Il y avait trente pastilles vertes, marquées «vitamines à prendre à jeun», dix pastilles violettes «en cas de douleur», deux pastilles jaunes «hémorragie grave» et une pastille orange sans titre, fermée par une double protection.
– Otamère, on dirait la pilule.
– Ta gueule, coupa Fitoussi.
Il avait fait médecine.
On n'allait pas commencer à se disputer.
0 heure 45 minutes. Sentiment d'urgence: « Bientôt, le premier combat. Le colonel nous a dit aujourd'hui que la région serait préparée par nos camarades des troupes Alpha. J'ai entièrement confiance dans ces hommes qui sont les meilleurs soldats du monde. Ils font la guerre avec humanisme et discernement. Ici nous prions tous pour avoir l'honneur d'être mutés un jour dans cette brigade légendaire. La veuve et l'orphelin sont au centre de leur dispositif, et ce ne sont pas des paroles en l'air ou un bon mot, j'ai lu quelque part que un pour cent de leur budget global est reversé à des œuvres de bienfaisance. J'aimerais que l'on ait semblable mécanisme dans notre régiment.»
0 heure 52 minutes:
– Qui veut faire une partie de tarot? beugla Morisot.
Il avait déjà fini, lui. L'enveloppe reposait triomphalement sur le haut de son sac. On eût dit qu'il avait conquis l'Everest.
0 heure 52 minutes. L'inspiration est bel et bien là:
« Chers parents, ne vous inquiétez pas de ce louf-louf que l'on entend dans les journaux comme quoi notre armée est plus petite en nombre et moins bien équipée que celle des big macs dollars. Ils ne savent pas ce qu'ils racontent, ces généraux à la retraite. Il y a beaucoup de désinformation. Les blancs-becs jouent les Cassandre. Ils se croient encore au xx«siècle. Je ne dis pas que tout est rosé avec des fleurs mais les nombres ne font pas tout. Les nombres sont impressionnants sur du papier journal et font peur au rentier, mais la réalité du terrain est tout autre. Notre détermination ne se mesure pas avec des nombres. Le sergent instructeur rappelle souvent que Napoléon a conquis l'Europe avec des nombres modestes. Le génie militaire nique les chiffres, qu'il dit. Et de ce point de vue, nous sommes très bien lotis. Car notre commandement ne réfléchit pas à la légère. Vous pensez bien qu'il n'est pas question pour eux de nous envoyer au casse-pipe, même si nous ne demandons pas mieux, car mourir pour une grande idée est la seule mort qui soit digne. Je n'ai pas peur.

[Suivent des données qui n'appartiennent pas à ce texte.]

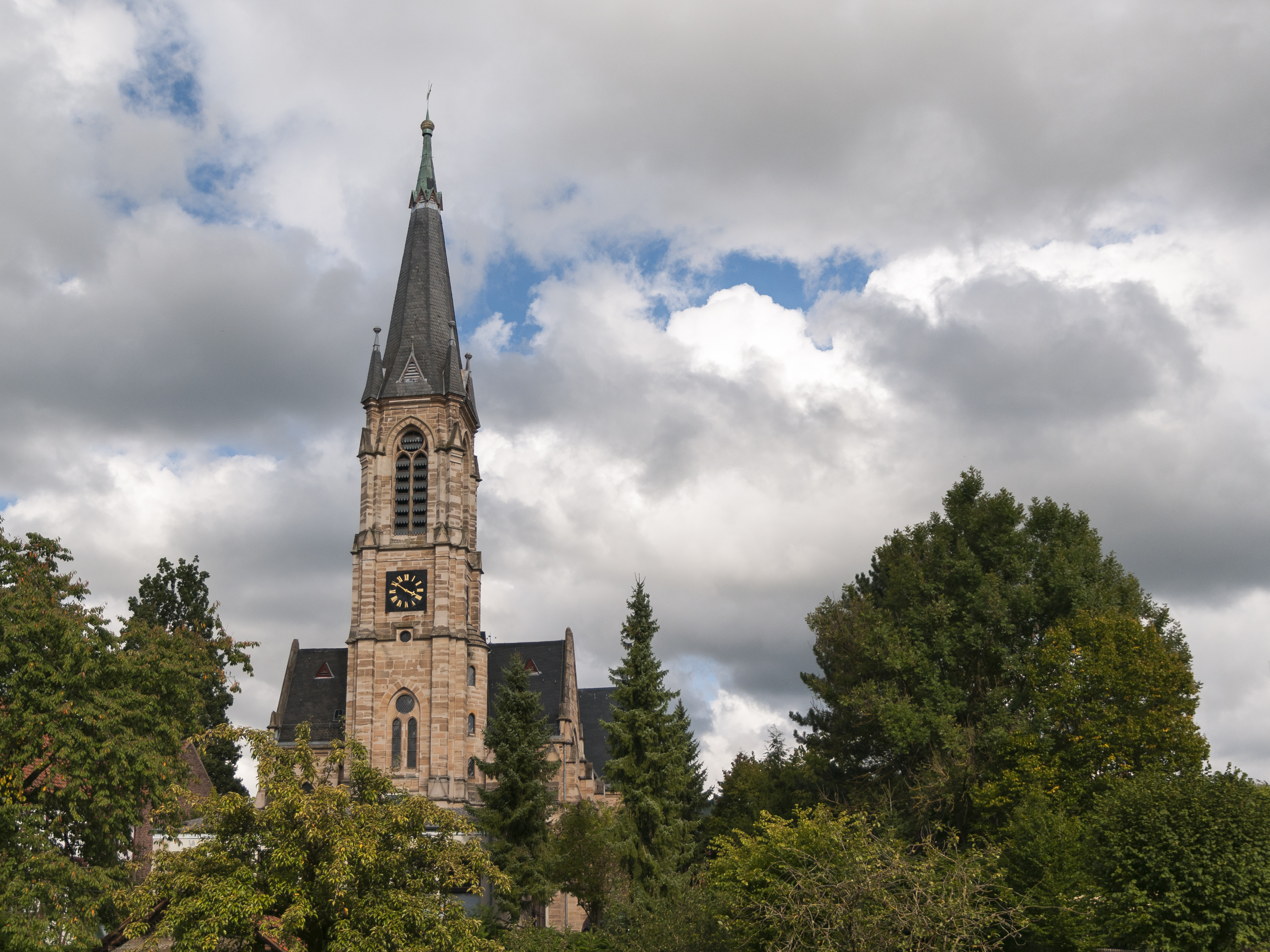 Ansicht aus West

Puisqu'on en parle, chers parents, ne soyez pas déçus si je devais y rester. Le colonel Dujardin nous a prévenus que ce ne serait pas une partie de chasse. Il y aura des blessés, des morts. Jen'ai pas peur. Souvenez-vous de ce que disait le général de Gaulle: «Si ton ennemi t'outrage, va t'asseoir devant sa porte, tu verras passer son cadavre.» Le colonel Dujardin est à l'image de ce grand homme, toujours prêt à payer de sa personne. Je suis persuadé que s'il y a des morts, le colonel Dujardin mourra en premier. Tant que les journaux n'ont pas annoncé sa mauvaise fortune, vous pouvez être tranquilles pour moi…»
1 heure 10 minutes:
– T'as une photo de ta copine?
On soulevait une paupière, soupesant l'expression niaise du deuxième classe Morisot.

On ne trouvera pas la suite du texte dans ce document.